Neste caso é difícil tergiversar. O rótulo, fato raro, cai realmente como uma luva: o que Lucia Castello Branco faz em "A Falta" é a mais pura e assumida literatura feminina -e de boa qualidade.
O livro se divide em duas partes. Na primeira, que dá nome à obra, uma reunião de pequeninos contos configura, na verdade, uma única história. Sua marca está na loucura que atravessa cada narrativa, loucura real de uma avó, que se reflete nas aflições e nos ódios das filhas ou netas. Todas elas, mulheres que sofrem "a dor de medo de ter medo".
Lucia Castello Branco constrói um universo de absoluta reserva e introspecção, onde se sobressai a busca da filha por uma mãe distante no tempo e no espaço. Mais do que o encontro, em última instância desimportante, reata entre suas figuras o poder das relações arcaicas, subjacentes.
Ao final do conto "Amartia", penúltimo da primeira parte, a narradora afirma, entre parênteses:
"(Assim passou minha mãe: de um jeito breve como só as mães pássaras são capazes de passar. Minha mãe papagaio de seda a voar longe os meus céus e eu de novo menina a saltar por prados e colinas, a colher flores para lançá-las ao longe, a chorar aos soluços para que nunca mais aquele travo na garganta me tornasse a sufocar)".
Para quem não enxergou até essa altura do livro a sombra de autoras que certamente rechearam a "angústia da influência" de Lucia, a segunda parte da obra não deixa margem a dúvidas.
Intitulada "As Assinaladas", compõe-se de sete encontros imaginários da autora com escritoras de grande peso, como Clarice Lispector, Florbela Espanca, Gabriela Llansol, Hilda Hilst, entre outras.
Professora de literatura e ensaísta -já publicou obras como "O Que É Erotismo" e "O Que É Escrita Feminina"-, Lucia utiliza seus conhecimentos para "dialogar" com elas ou simplesmente "frequentar" tais sumidades em seus próprios ambientes.
Assim, por exemplo, em "O Chapéu e o Desamparo", sobre Virginia Woolf, que termina da seguinte forma:
"Uma chuva fina escorria pela vidraça do café, e o chão se cobria aos poucos de uma película de gelo. Essa será para sempre a moldura em que Virginia se desenhará para meus olhos. Mesmo que tenha sido eu a primeira a reconhecer seu corpo frágil, alguns dias depois, às margens do Rio Ouse".

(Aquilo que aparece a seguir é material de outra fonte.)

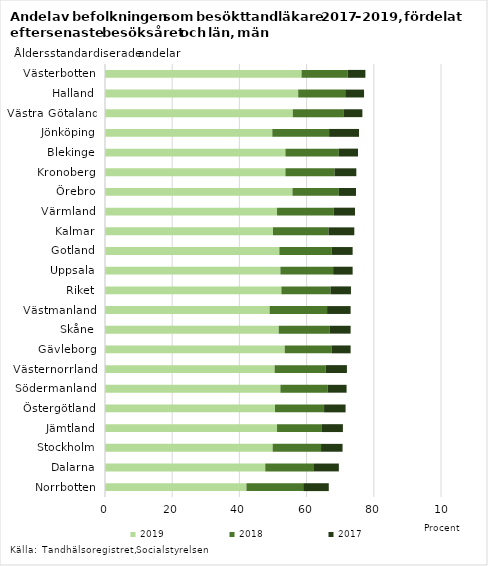
| Category | 2019 | 2018 | 2017 |
|---|---|---|---|
| Norrbotten | 42.1 | 16.9 | 7.6 |
| Dalarna | 47.7 | 14.3 | 7.6 |
| Stockholm | 49.9 | 14.4 | 6.4 |
| Jämtland | 51.2 | 13.2 | 6.4 |
| Östergötland | 50.6 | 14.6 | 6.4 |
| Södermanland | 52.2 | 14.1 | 5.6 |
| Västernorrland | 50.5 | 15.2 | 6.3 |
| Gävleborg | 53.5 | 13.9 | 5.7 |
| Skåne | 51.7 | 15.1 | 6.3 |
| Västmanland | 49 | 17.1 | 7 |
| Riket | 52.5 | 14.6 | 6.1 |
| Uppsala | 52.2 | 15.7 | 5.8 |
| Gotland | 51.9 | 15.6 | 6.2 |
| Kalmar | 50 | 16.5 | 7.7 |
| Värmland | 51.2 | 16.9 | 6.3 |
| Örebro | 55.8 | 13.8 | 5.1 |
| Kronoberg | 53.7 | 14.6 | 6.5 |
| Blekinge | 53.7 | 15.9 | 5.7 |
| Jönköping | 49.8 | 16.9 | 8.9 |
| Västra Götaland | 55.9 | 15.2 | 5.5 |
| Halland | 57.5 | 14 | 5.6 |
| Västerbotten | 58.5 | 13.7 | 5.3 |
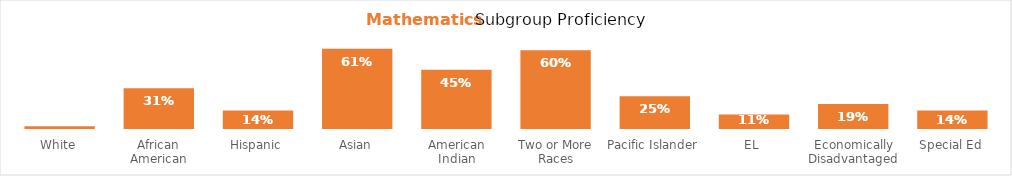
| Category | Mathematics |
|---|---|
| White | 0.02 |
| African American | 0.31 |
| Hispanic | 0.14 |
| Asian | 0.61 |
| American Indian | 0.45 |
| Two or More Races | 0.6 |
| Pacific Islander | 0.25 |
| EL | 0.11 |
| Economically Disadvantaged | 0.19 |
| Special Ed | 0.14 |
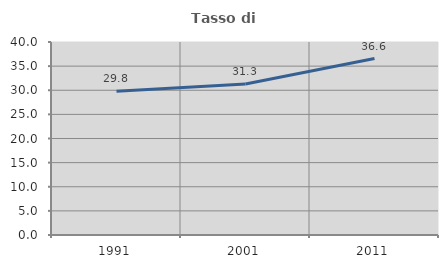
| Category | Tasso di occupazione   |
|---|---|
| 1991.0 | 29.784 |
| 2001.0 | 31.278 |
| 2011.0 | 36.561 |
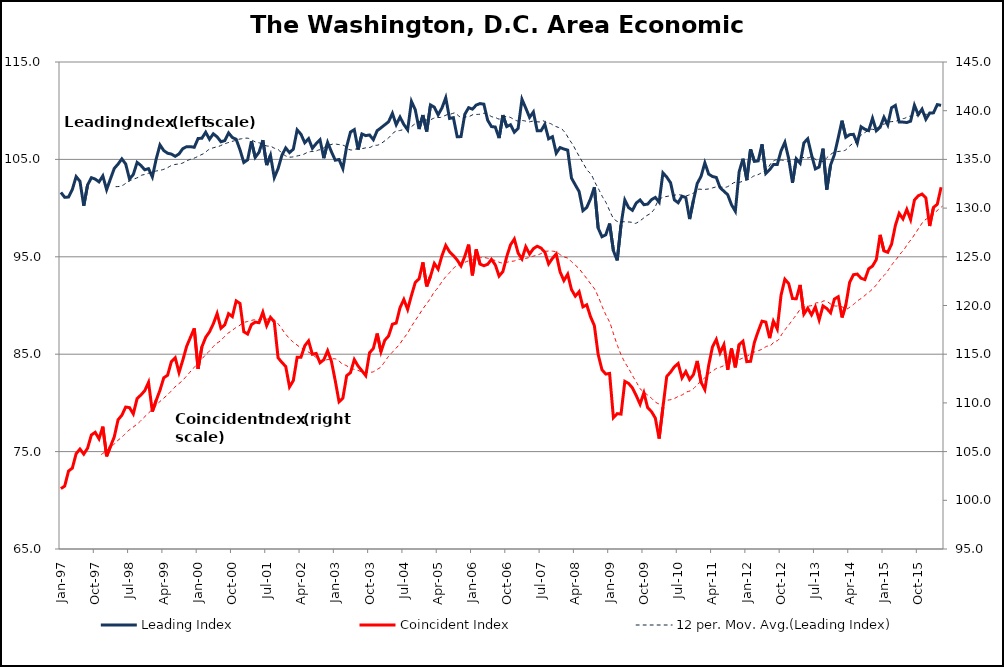
| Category | Leading Index |
|---|---|
| 1997-01-01 | 101.605 |
| 1997-02-01 | 101.105 |
| 1997-03-01 | 101.137 |
| 1997-04-01 | 101.917 |
| 1997-05-01 | 103.234 |
| 1997-06-01 | 102.755 |
| 1997-07-01 | 100.239 |
| 1997-08-01 | 102.372 |
| 1997-09-01 | 103.123 |
| 1997-10-01 | 102.979 |
| 1997-11-01 | 102.693 |
| 1997-12-01 | 103.304 |
| 1998-01-01 | 101.889 |
| 1998-02-01 | 102.996 |
| 1998-03-01 | 104.068 |
| 1998-04-01 | 104.519 |
| 1998-05-01 | 105.054 |
| 1998-06-01 | 104.53 |
| 1998-07-01 | 102.989 |
| 1998-08-01 | 103.45 |
| 1998-09-01 | 104.69 |
| 1998-10-01 | 104.375 |
| 1998-11-01 | 103.935 |
| 1998-12-01 | 104.05 |
| 1999-01-01 | 103.202 |
| 1999-02-01 | 105.029 |
| 1999-03-01 | 106.49 |
| 1999-04-01 | 105.906 |
| 1999-05-01 | 105.634 |
| 1999-06-01 | 105.545 |
| 1999-07-01 | 105.315 |
| 1999-08-01 | 105.562 |
| 1999-09-01 | 106.108 |
| 1999-10-01 | 106.306 |
| 1999-11-01 | 106.303 |
| 1999-12-01 | 106.244 |
| 2000-01-01 | 107.142 |
| 2000-02-01 | 107.178 |
| 2000-03-01 | 107.789 |
| 2000-04-01 | 107.074 |
| 2000-05-01 | 107.625 |
| 2000-06-01 | 107.313 |
| 2000-07-01 | 106.813 |
| 2000-08-01 | 106.929 |
| 2000-09-01 | 107.721 |
| 2000-10-01 | 107.247 |
| 2000-11-01 | 107.065 |
| 2000-12-01 | 105.987 |
| 2001-01-01 | 104.684 |
| 2001-02-01 | 104.952 |
| 2001-03-01 | 106.865 |
| 2001-04-01 | 105.212 |
| 2001-05-01 | 105.734 |
| 2001-06-01 | 106.974 |
| 2001-07-01 | 104.414 |
| 2001-08-01 | 105.425 |
| 2001-09-01 | 103.13 |
| 2001-10-01 | 104.057 |
| 2001-11-01 | 105.425 |
| 2001-12-01 | 106.174 |
| 2002-01-01 | 105.699 |
| 2002-02-01 | 106.05 |
| 2002-03-01 | 108.03 |
| 2002-04-01 | 107.583 |
| 2002-05-01 | 106.709 |
| 2002-06-01 | 107.131 |
| 2002-07-01 | 106.141 |
| 2002-08-01 | 106.623 |
| 2002-09-01 | 107.02 |
| 2002-10-01 | 105.124 |
| 2002-11-01 | 106.739 |
| 2002-12-01 | 105.783 |
| 2003-01-01 | 104.916 |
| 2003-02-01 | 104.988 |
| 2003-03-01 | 104.051 |
| 2003-04-01 | 106.328 |
| 2003-05-01 | 107.807 |
| 2003-06-01 | 108.055 |
| 2003-07-01 | 105.998 |
| 2003-08-01 | 107.613 |
| 2003-09-01 | 107.44 |
| 2003-10-01 | 107.509 |
| 2003-11-01 | 107.028 |
| 2003-12-01 | 107.95 |
| 2004-01-01 | 108.242 |
| 2004-02-01 | 108.554 |
| 2004-03-01 | 108.863 |
| 2004-04-01 | 109.728 |
| 2004-05-01 | 108.567 |
| 2004-06-01 | 109.337 |
| 2004-07-01 | 108.586 |
| 2004-08-01 | 108.035 |
| 2004-09-01 | 110.957 |
| 2004-10-01 | 110.098 |
| 2004-11-01 | 108.114 |
| 2004-12-01 | 109.553 |
| 2005-01-01 | 107.862 |
| 2005-02-01 | 110.59 |
| 2005-03-01 | 110.365 |
| 2005-04-01 | 109.576 |
| 2005-05-01 | 110.28 |
| 2005-06-01 | 111.331 |
| 2005-07-01 | 109.204 |
| 2005-08-01 | 109.285 |
| 2005-09-01 | 107.332 |
| 2005-10-01 | 107.339 |
| 2005-11-01 | 109.629 |
| 2005-12-01 | 110.31 |
| 2006-01-01 | 110.158 |
| 2006-02-01 | 110.581 |
| 2006-03-01 | 110.732 |
| 2006-04-01 | 110.67 |
| 2006-05-01 | 109.021 |
| 2006-06-01 | 108.369 |
| 2006-07-01 | 108.322 |
| 2006-08-01 | 107.186 |
| 2006-09-01 | 109.553 |
| 2006-10-01 | 108.371 |
| 2006-11-01 | 108.554 |
| 2006-12-01 | 107.79 |
| 2007-01-01 | 108.198 |
| 2007-02-01 | 111.175 |
| 2007-03-01 | 110.267 |
| 2007-04-01 | 109.311 |
| 2007-05-01 | 109.869 |
| 2007-06-01 | 107.939 |
| 2007-07-01 | 107.938 |
| 2007-08-01 | 108.595 |
| 2007-09-01 | 107.116 |
| 2007-10-01 | 107.328 |
| 2007-11-01 | 105.639 |
| 2007-12-01 | 106.215 |
| 2008-01-01 | 106.066 |
| 2008-02-01 | 105.953 |
| 2008-03-01 | 103.081 |
| 2008-04-01 | 102.38 |
| 2008-05-01 | 101.7 |
| 2008-06-01 | 99.737 |
| 2008-07-01 | 100.066 |
| 2008-08-01 | 100.948 |
| 2008-09-01 | 102.139 |
| 2008-10-01 | 97.949 |
| 2008-11-01 | 97.059 |
| 2008-12-01 | 97.257 |
| 2009-01-01 | 98.415 |
| 2009-02-01 | 95.624 |
| 2009-03-01 | 94.628 |
| 2009-04-01 | 98.269 |
| 2009-05-01 | 100.833 |
| 2009-06-01 | 100.052 |
| 2009-07-01 | 99.774 |
| 2009-08-01 | 100.523 |
| 2009-09-01 | 100.833 |
| 2009-10-01 | 100.35 |
| 2009-11-01 | 100.41 |
| 2009-12-01 | 100.869 |
| 2010-01-01 | 101.096 |
| 2010-02-01 | 100.611 |
| 2010-03-01 | 103.615 |
| 2010-04-01 | 103.185 |
| 2010-05-01 | 102.606 |
| 2010-06-01 | 100.843 |
| 2010-07-01 | 100.551 |
| 2010-08-01 | 101.22 |
| 2010-09-01 | 101.087 |
| 2010-10-01 | 98.873 |
| 2010-11-01 | 100.781 |
| 2010-12-01 | 102.53 |
| 2011-01-01 | 103.256 |
| 2011-02-01 | 104.649 |
| 2011-03-01 | 103.488 |
| 2011-04-01 | 103.245 |
| 2011-05-01 | 103.148 |
| 2011-06-01 | 102.096 |
| 2011-07-01 | 101.736 |
| 2011-08-01 | 101.373 |
| 2011-09-01 | 100.338 |
| 2011-10-01 | 99.678 |
| 2011-11-01 | 103.735 |
| 2011-12-01 | 105.067 |
| 2012-01-01 | 102.929 |
| 2012-02-01 | 106.037 |
| 2012-03-01 | 104.796 |
| 2012-04-01 | 104.849 |
| 2012-05-01 | 106.552 |
| 2012-06-01 | 103.556 |
| 2012-07-01 | 103.941 |
| 2012-08-01 | 104.465 |
| 2012-09-01 | 104.466 |
| 2012-10-01 | 105.879 |
| 2012-11-01 | 106.751 |
| 2012-12-01 | 105.084 |
| 2013-01-01 | 102.6 |
| 2013-02-01 | 105.056 |
| 2013-03-01 | 104.602 |
| 2013-04-01 | 106.707 |
| 2013-05-01 | 107.115 |
| 2013-06-01 | 105.467 |
| 2013-07-01 | 104.028 |
| 2013-08-01 | 104.224 |
| 2013-09-01 | 106.099 |
| 2013-10-01 | 101.898 |
| 2013-11-01 | 104.424 |
| 2013-12-01 | 105.484 |
| 2014-01-01 | 107.205 |
| 2014-02-01 | 108.975 |
| 2014-03-01 | 107.277 |
| 2014-04-01 | 107.54 |
| 2014-05-01 | 107.573 |
| 2014-06-01 | 106.66 |
| 2014-07-01 | 108.352 |
| 2014-08-01 | 108.095 |
| 2014-09-01 | 107.956 |
| 2014-10-01 | 109.224 |
| 2014-11-01 | 107.937 |
| 2014-12-01 | 108.297 |
| 2015-01-01 | 109.319 |
| 2015-02-01 | 108.542 |
| 2015-03-01 | 110.304 |
| 2015-04-01 | 110.541 |
| 2015-05-01 | 108.833 |
| 2015-06-01 | 108.83 |
| 2015-07-01 | 108.786 |
| 2015-08-01 | 108.926 |
| 2015-09-01 | 110.557 |
| 2015-10-01 | 109.594 |
| 2015-11-01 | 110.161 |
| 2015-12-01 | 109.12 |
| 2016-01-01 | 109.757 |
| 2016-02-01 | 109.778 |
| 2016-03-01 | 110.624 |
| 2016-04-01 | 110.551 |

Com "A Falta", sua estréia ficcional, é como se Lucia Castello Branco batesse às portas de cada uma dessas predecessoras (seu matriarcado literário, afinal) para pedir-lhes licença, dizendo: "Agora quero entrar no clube de vocês". Certamente, pela maior parte delas, em que pesem prováveis restrições, não seria malvista.